Valcas knelt in front of a pool of water at the base of the interior waterfall, fumbling with his glasses, presumably making sure they were safe and still intact.

“Valcas? Is everything okay?”

Instead of looking up, he shook his head. “Something doesn’t feel right,” he whispered. “I feel—something’s different.”

I instantly worried for him because, personally, I felt absolutely amazing. “Are you hurt? Did something happen to your glasses?”

Valcas stood and spoke as he turned to face me. “No. My glasses are fine. Physically I’ve never felt better; but there’s something else going on, something unnerving. I can’t figure out what—”

His eyes met mine.

He gasped and stepped backward, which would have startled me had I not been startled already.

Our voices overlapped. “Your eyes!”

Something had changed.

Everything about Valcas was exactly the same, except for one key detail: his eerie holographic, milky irises were no longer there. They’d been replaced by the bright green emeralds of his mother and of his younger self.
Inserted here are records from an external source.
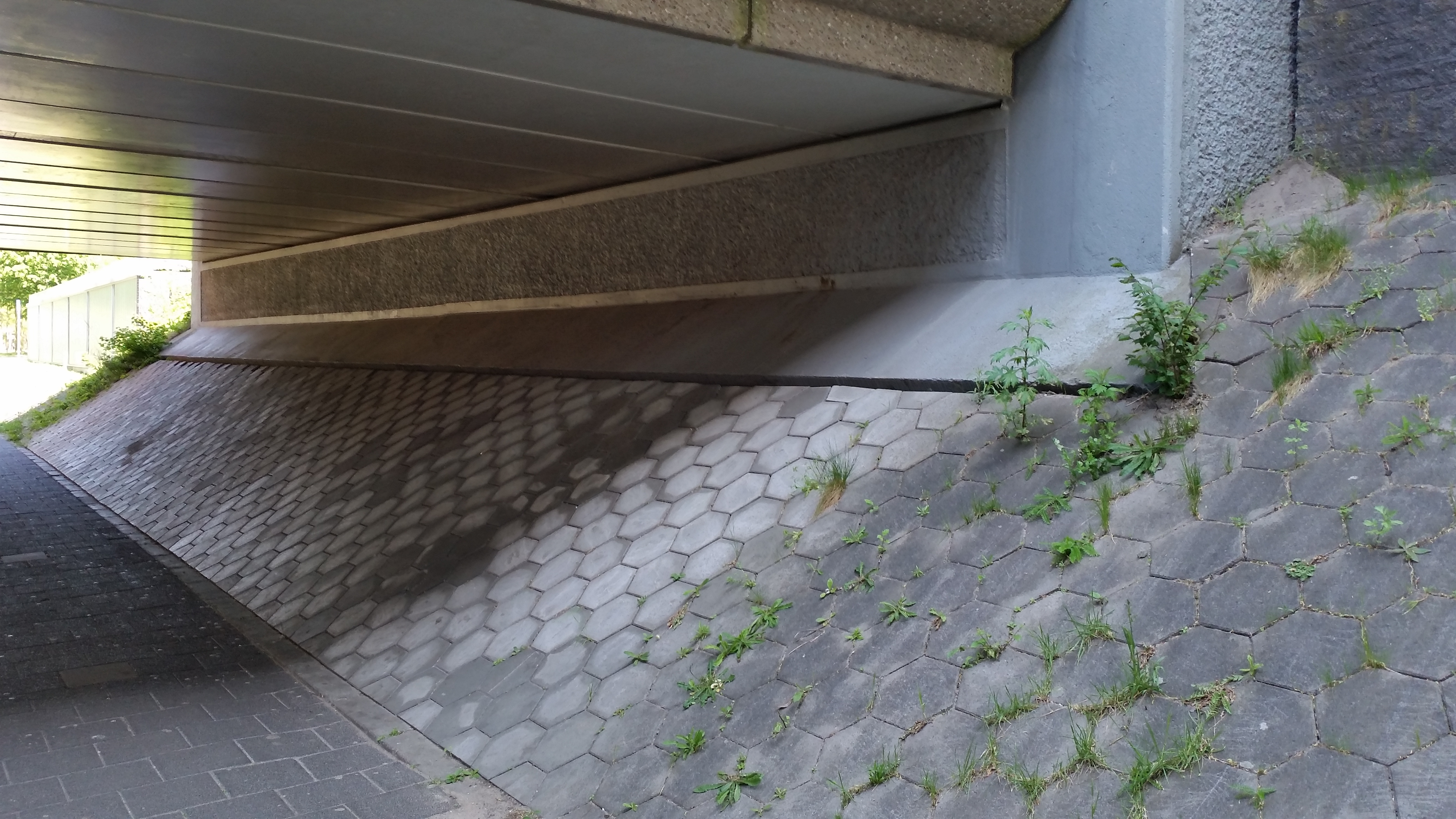 Impressie van brug 1260; Burgemeester Stramanbrug, Amsterdam-Zuidoost
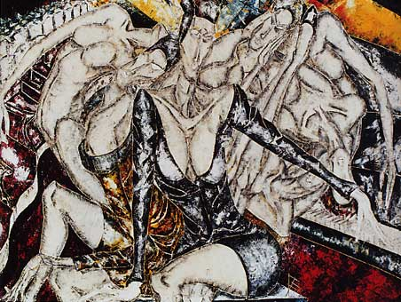 In Concert, 1994 Öl auf Leinwand 140 x 190 cm.
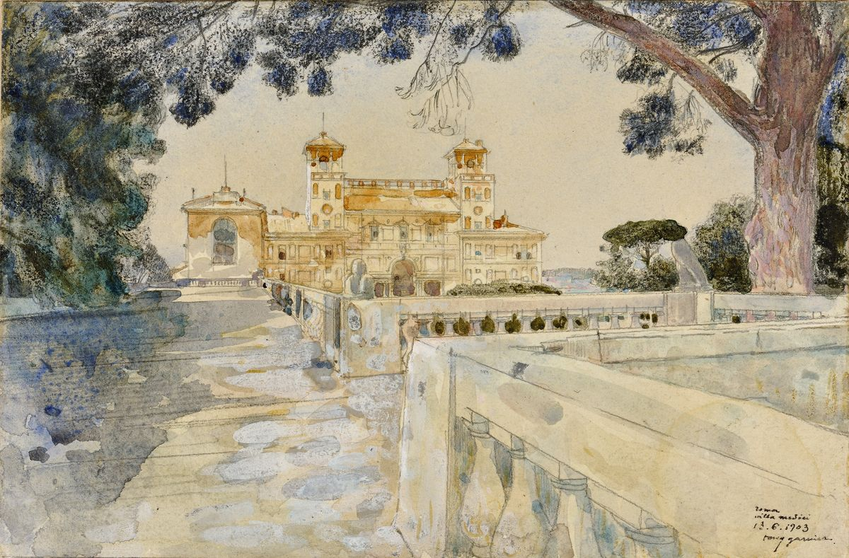 Tony Garnier, vue de Rome, avec la villa Médicis.

Green, blazing and, as Shirlyn would have said, brilliant—as if they’d never been affected by the travel glasses.

I stared, transfixed.

Valcas cleared his throat. “I’ve dreamed of being able to see you like this again.” His voice was thick with emotion. “Your brown eyes are as dark and magnificent as the day I met you for the first time—when you were a baby.”
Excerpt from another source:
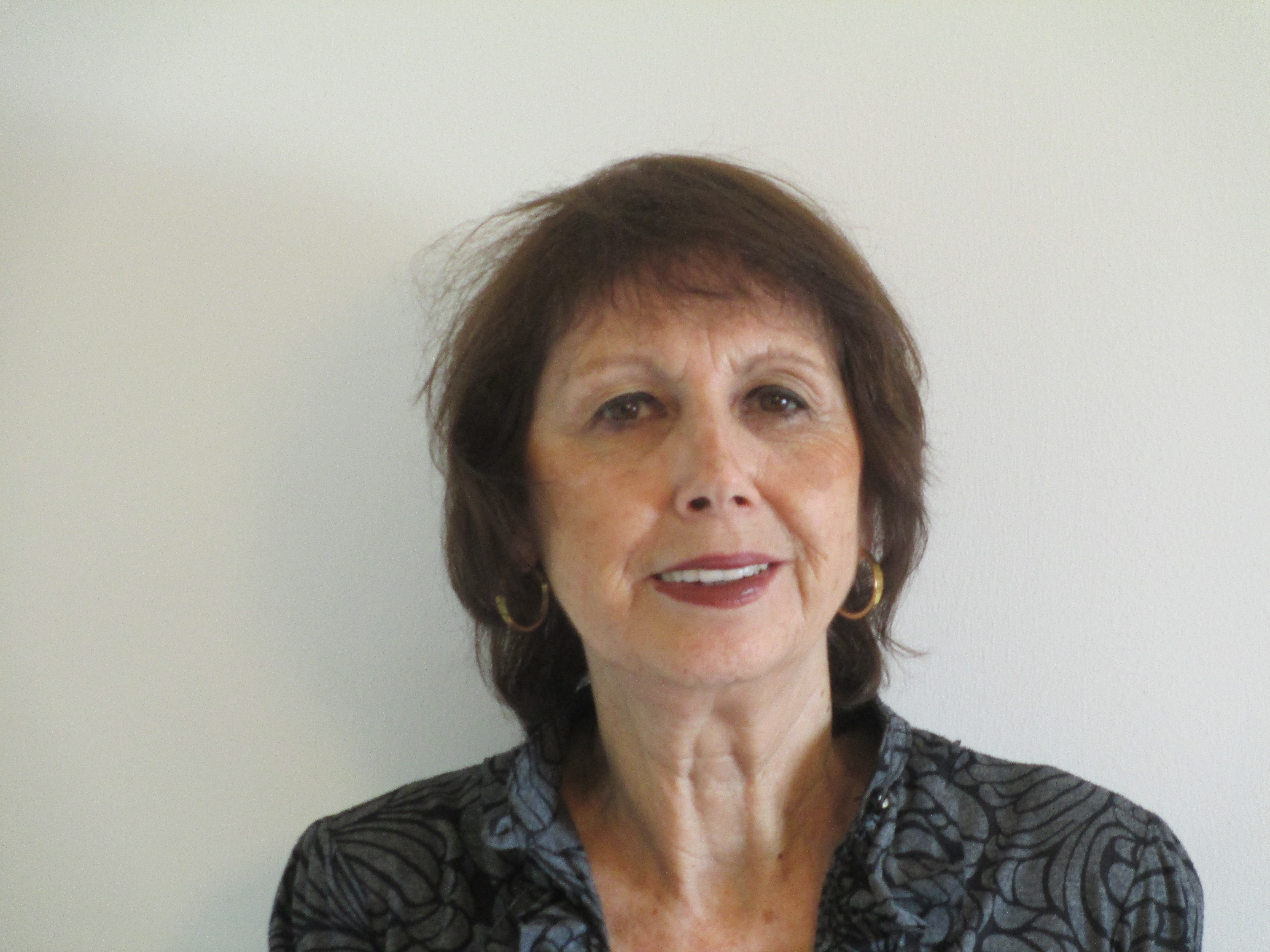 נאוה ביק - אדלר

I nodded, still mesmerized by his transformation. I suppose I should have been happier about the fact that my eyes were no longer a sickly green color, that I looked normal again. But I couldn’t get past what I was seeing with them. I’d forgotten just how beautiful Valcas could be, how beautiful he was.
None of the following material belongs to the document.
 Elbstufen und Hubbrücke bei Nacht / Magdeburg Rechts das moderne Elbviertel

Valcas raised his dark eyebrows, which made his newly restored green eyes that much more stunning. “Are my eyes repaired as well?”

My chin quivered as I held back tears. “They are. You look like you again.”

I don’t know how long we stood there like that, like two people seeing each other for the first time. I couldn’t decide whether it felt more like meeting a stranger or finding a long-lost friend.

When we finally snapped out of it, reality hit that Ray and Ivory were still on the other side of the Fire Falls. We had no way to communicate with them to find out what was happening. Assuming we did find a way to get back outside, there was no way of predicting the timing of when Ray and Ivory destroyed the Uproar. I shuddered. The Uproar could have destroyed them.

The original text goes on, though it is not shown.